→ What you should do: Print the lines of the entries below from the one with "One row per" through the final line, exactly as they appear. The pictures are not part of the copy.

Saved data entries
::::

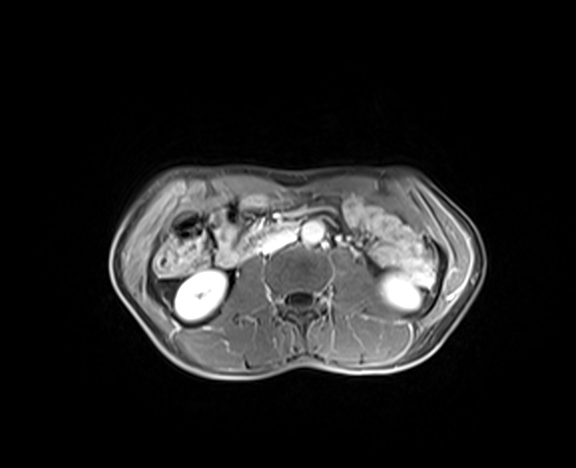

Abdominal MRI. axial plane, index 21. percentile-normalized. 576x468 px. Prisma scanner
Boxes are (x1, y1, x2, y2) in pixels. 5 labeled organs on this slice — right kidney at (175, 269, 227, 320); left kidney at (379, 275, 420, 309); aorta at (301, 221, 323, 244); inferior vena cava at (257, 230, 296, 254); duodenum at (237, 221, 299, 258).
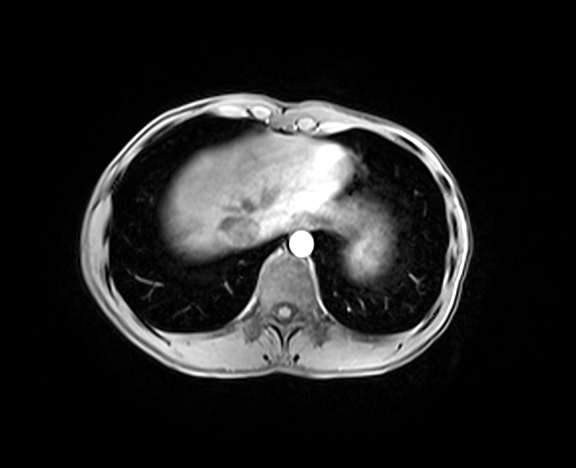 Magnetic resonance imaging, abdomen · axial plane, index 62 · percentile-normalized · acquired on Prisma
Coordinates as <box>x1,y1,x2,y2</box> in pixels. The annotated organs in this slice are: spleen at <box>350,241,377,269</box>, esophagus at <box>290,217,312,228</box>, liver at <box>163,133,343,257</box>, aorta at <box>290,232,313,256</box>, inferior vena cava at <box>233,217,263,245</box>.
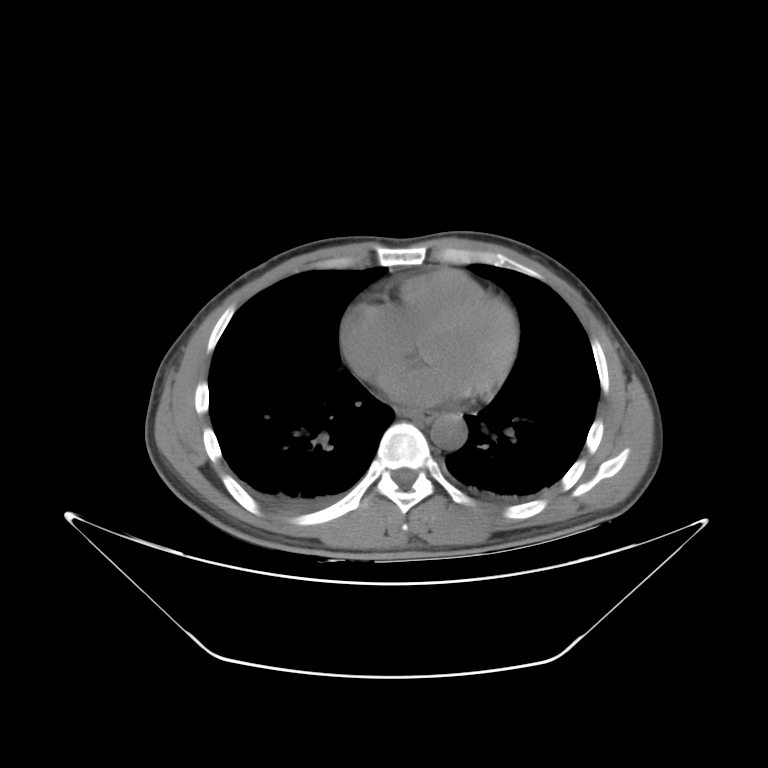

CT of the abdomen reaching into the lower chest, slice just above the liver and spleen. axial view. 15 organs annotated in this scan (that count is for the whole scan; organs this slice misses have no box)
Of the structures in the chest, this dataset labels only the esophagus, the aorta and the inferior vena cava; the heart and lungs have no label. Bounding boxes as [x1, y1, x2, y2] in pixel coordinates. Labeled organs on this slice: aorta at [430, 414, 466, 449], esophagus at [396, 408, 436, 423].
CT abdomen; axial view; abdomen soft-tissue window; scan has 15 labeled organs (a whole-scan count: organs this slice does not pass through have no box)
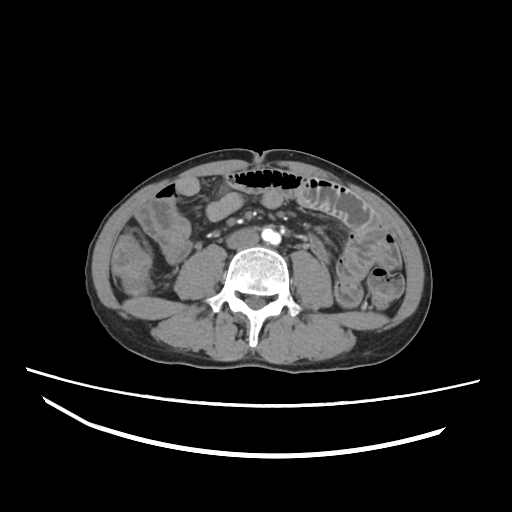
Box edges are left/top/right/bottom in pixels. The annotated organs in this slice are: inferior vena cava at left=226, top=227, right=259, bottom=249.
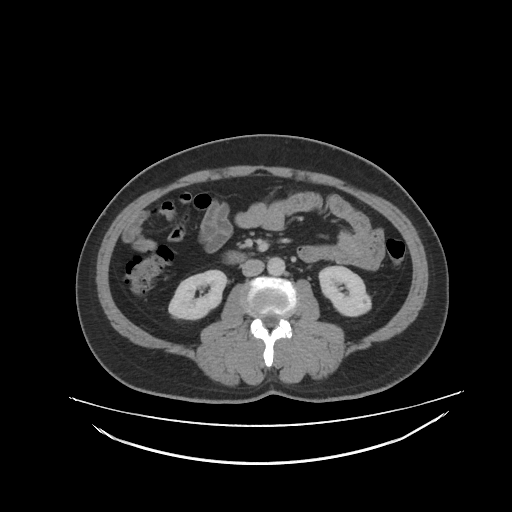
CT abdomen — axial plane, index 58 — soft-tissue window (W 400 / L 40) — 45-year-old male patient
Coordinates as <box>x1,y1,x2,y2</box> in pixels. The annotated organs in this slice are: right kidney at <box>168,271,227,318</box>, left kidney at <box>319,266,371,316</box>, aorta at <box>267,256,284,275</box>, inferior vena cava at <box>241,259,263,275</box>, duodenum at <box>223,251,244,263</box>.
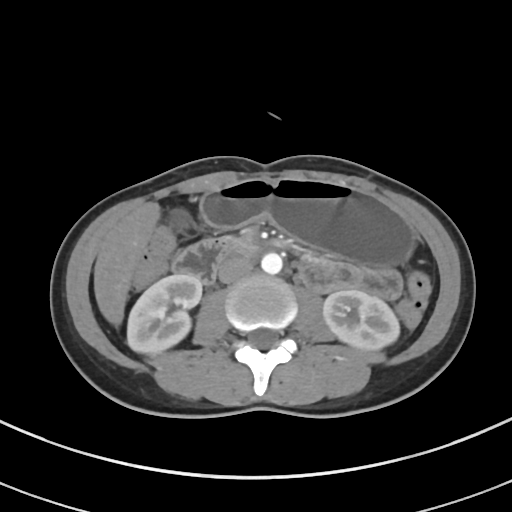

Computed tomography, abdomen; axial view
One row per box, in pixels: columns x1 and y1 give the top-left corner, x2 and y2 the bottom-right.
| organ | x1 | y1 | x2 | y2 |
|---|---|---|---|---|
| right kidney | 127 | 273 | 202 | 354 |
| left kidney | 323 | 289 | 399 | 350 |
| gall bladder | 170 | 210 | 188 | 227 |
| liver | 93 | 202 | 160 | 326 |
| stomach | 200 | 178 | 415 | 266 |
| aorta | 261 | 253 | 282 | 274 |
| inferior vena cava | 218 | 256 | 253 | 283 |
| duodenum | 172 | 237 | 254 | 284 |
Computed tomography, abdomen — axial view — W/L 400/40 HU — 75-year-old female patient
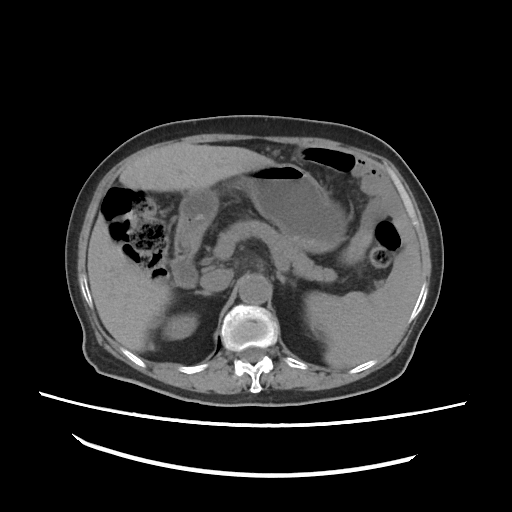

Each box given as x1,y1,x2,y2. The annotated organs in this slice are: spleen at x1=305, y1=240, x2=422, y2=368, right kidney at x1=161, y1=313, x2=198, y2=339, liver at x1=88, y1=142, x2=273, y2=350, stomach at x1=174, y1=163, x2=346, y2=258, aorta at x1=239, y1=275, x2=270, y2=303, inferior vena cava at x1=201, y1=269, x2=233, y2=291, pancreas at x1=216, y1=219, x2=336, y2=281, right adrenal gland at x1=195, y1=290, x2=211, y2=295, left adrenal gland at x1=276, y1=271, x2=294, y2=285, duodenum at x1=173, y1=226, x2=203, y2=288.

::::

→ Written answer:
One row per box, in pixels: columns x1 and y1 give the top-left corner, x2 and y2 the bottom-right.
| organ | x1 | y1 | x2 | y2 |
|---|---|---|---|---|
| right kidney | 127 | 273 | 202 | 354 |
| left kidney | 323 | 289 | 399 | 350 |
| gall bladder | 170 | 210 | 188 | 227 |
| liver | 93 | 202 | 160 | 326 |
| stomach | 200 | 178 | 415 | 266 |
| aorta | 261 | 253 | 282 | 274 |
| inferior vena cava | 218 | 256 | 253 | 283 |
| duodenum | 172 | 237 | 254 | 284 |
Computed tomography, abdomen — axial view — W/L 400/40 HU — 75-year-old female patient

Each box given as x1,y1,x2,y2. The annotated organs in this slice are: spleen at x1=305, y1=240, x2=422, y2=368, right kidney at x1=161, y1=313, x2=198, y2=339, liver at x1=88, y1=142, x2=273, y2=350, stomach at x1=174, y1=163, x2=346, y2=258, aorta at x1=239, y1=275, x2=270, y2=303, inferior vena cava at x1=201, y1=269, x2=233, y2=291, pancreas at x1=216, y1=219, x2=336, y2=281, right adrenal gland at x1=195, y1=290, x2=211, y2=295, left adrenal gland at x1=276, y1=271, x2=294, y2=285, duodenum at x1=173, y1=226, x2=203, y2=288.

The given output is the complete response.